Quale valorizzazione?

Alla fine ho fatto l’orale del concorso di cui scrivevo qualche post fa. L’ho fatto nella nuova sede, quella che a brevissimo ospiterà anche me e i miei colleghi. Spazi abnormi usati non benissimo, uffici troppo grandi, uffici troppo piccoli, viste sulla città, sottoscala.

Mi sono presentato, a differenza di molti altri miei colleghi. Un po’ per spirito economico, chè una volta versati i 10 Euro dell’iscrizione non vanno buttati via, un po’ per partecipare, per farmi un’idea, per provare l’emozione di poter dire che a 10 mesi dalla firma del contratto a tempo indeterminato la mia azienda mi forniva l’inaspettata possibilità di fare carriera.

Le attese mi sfibrano, ed essere convocati alle 9 per cominciare a interrogare alle 10 passate mi ha fatto salire la pressione. Alle 11 circa è arrivato il mio turno, alle 11:15 ero fuori. Ecco cosa è successo.

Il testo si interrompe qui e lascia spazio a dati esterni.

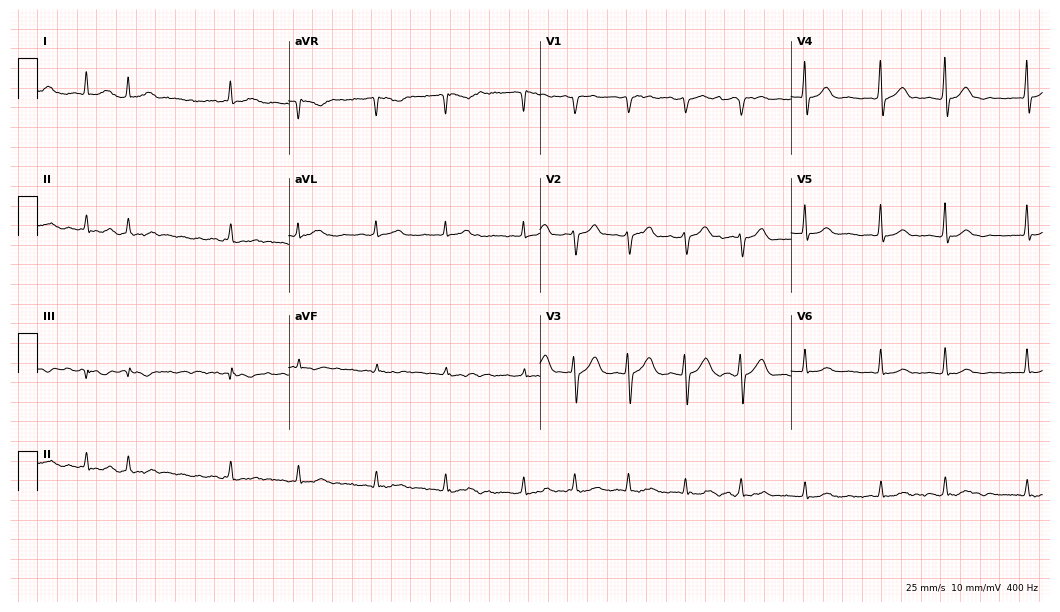
12-lead ECG from a 66-year-old male patient. Shows atrial fibrillation.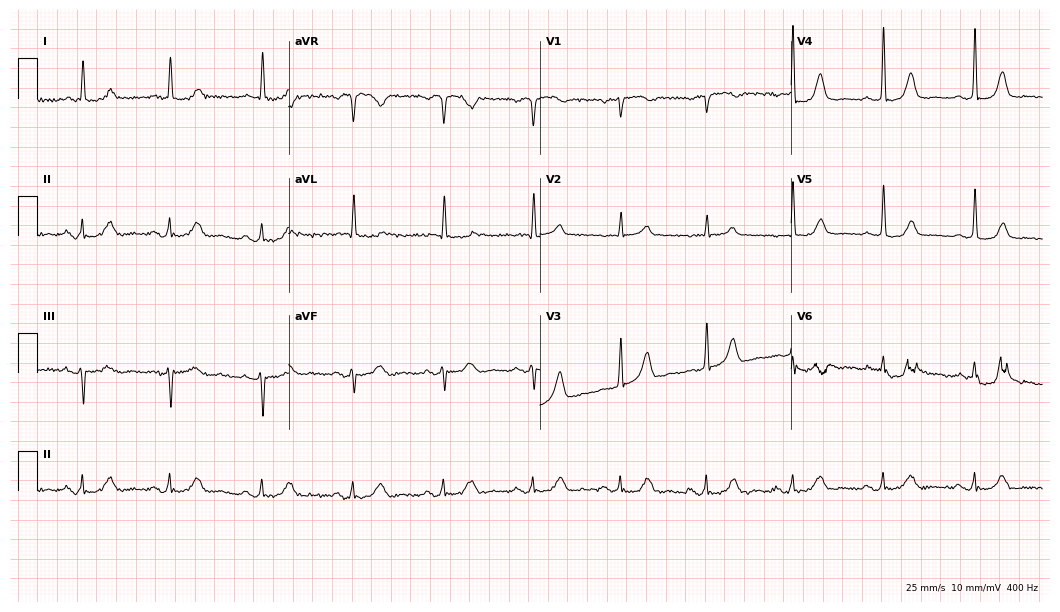
12-lead ECG from a female, 79 years old. Labelled as a normal ECG.

Pesco da una miriade di buste quella sbagliata, quella dove già la prima domanda mi avrebbe messo in difficoltà. Infatti la canno con clamore, lo faccio quasi con consapevolezza. Passo velocemente alla seconda: tratta del mio lavoro, va liscia come l’olio. La terza è conseguenza, e il presidente di commissione affila i denti e inizia a fare domande. Ne esco vivo, con qualche lacuna. Informatica e inglese sono mere formalità.

Faccio per andare via, non soddisfattissimo, ovviamente conscio che no, non avrei giocato per la vittoria. Proprio mentre stavo per alzare la chiappa sinistra dal mio comodo scranno, il presidente prende la parola in modo inaspettato, quasi fuori tempo.

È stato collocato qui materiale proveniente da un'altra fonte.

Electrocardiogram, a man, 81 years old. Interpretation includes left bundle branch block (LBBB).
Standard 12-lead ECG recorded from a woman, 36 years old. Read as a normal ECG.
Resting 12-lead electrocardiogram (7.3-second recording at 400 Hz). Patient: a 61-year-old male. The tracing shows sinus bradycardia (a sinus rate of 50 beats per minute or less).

“Ci vediamo la prossima volta. Questi concorsi non sono fatti per voi interni, è praticamente impossibile che uno di voi lo vinca. E poi per voi sono previste progressioni verticali, che vi siete iscritti a fare?”.

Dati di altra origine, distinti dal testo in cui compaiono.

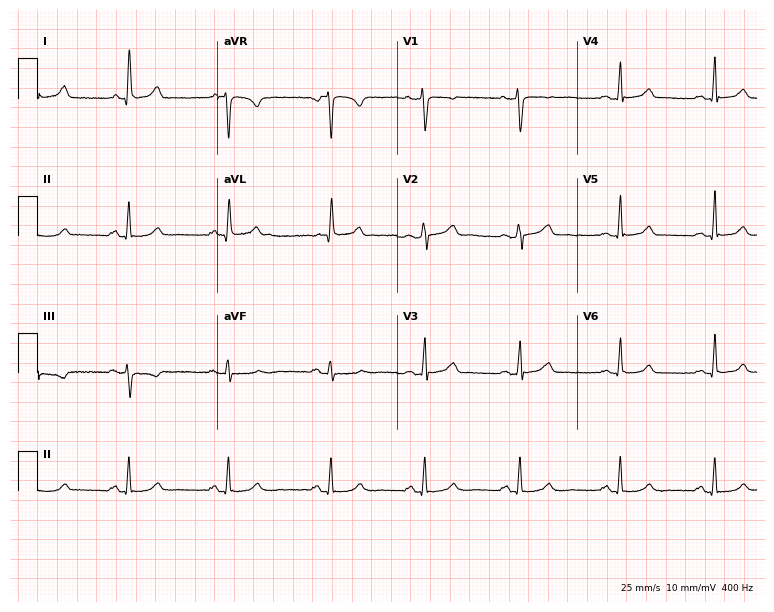
ECG — a woman, 35 years old. Labelled as a normal ECG.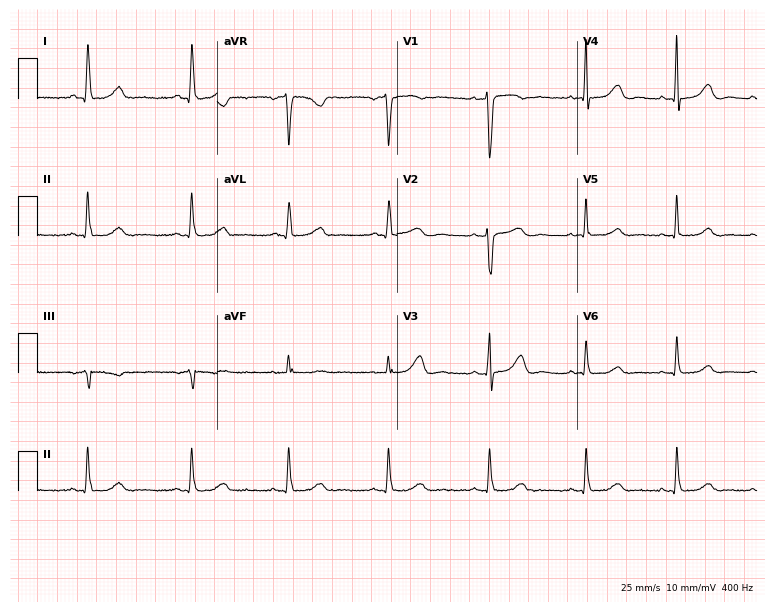
Electrocardiogram, a 59-year-old woman. Overall reading on record: normal ECG.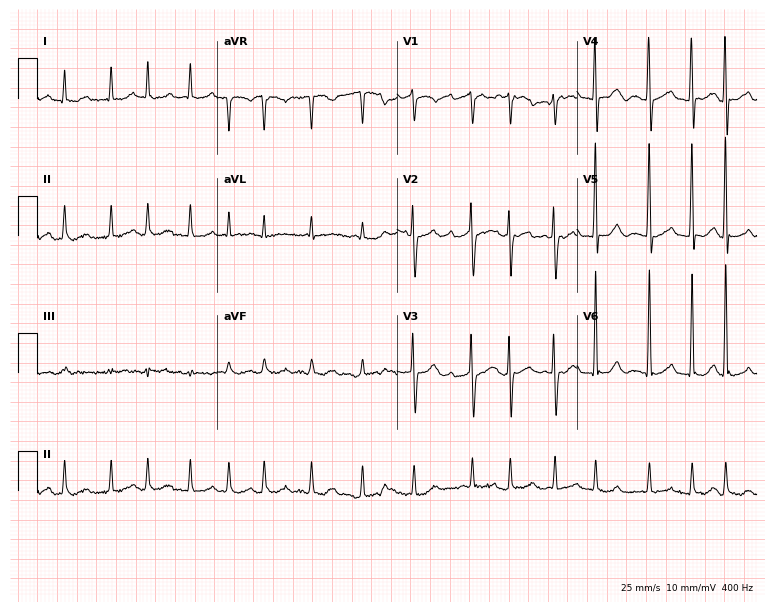
Standard 12-lead ECG recorded from an 83-year-old female patient (7.3-second recording at 400 Hz). The tracing shows atrial fibrillation (AF).

Rabbrividisco. Non la vivo come una provocazione ma esco raggelato, come in uno di quei sogni in cui muore una persona che senti vicina. Mi sono sbattuto, ho studiato leggi e controleggi e il responso è questo. Sono senza parole.

Anzi, forse ho qualche interrogativo: sarò in graduatoria? Con che punteggio? Con quale stato d’animo accoglierò lavorativamente il/la vincitore/trice? Come punta, la mia azienda, a valorizzarmi, se non attraverso queste procedure concorsuali? E’ ora di far fruttare questa dote innata chiamata scrittura, mettere giù un vero e proprio manoscritto, bussare a tutte le case editrici milanesi e tentare quella valorizzazione?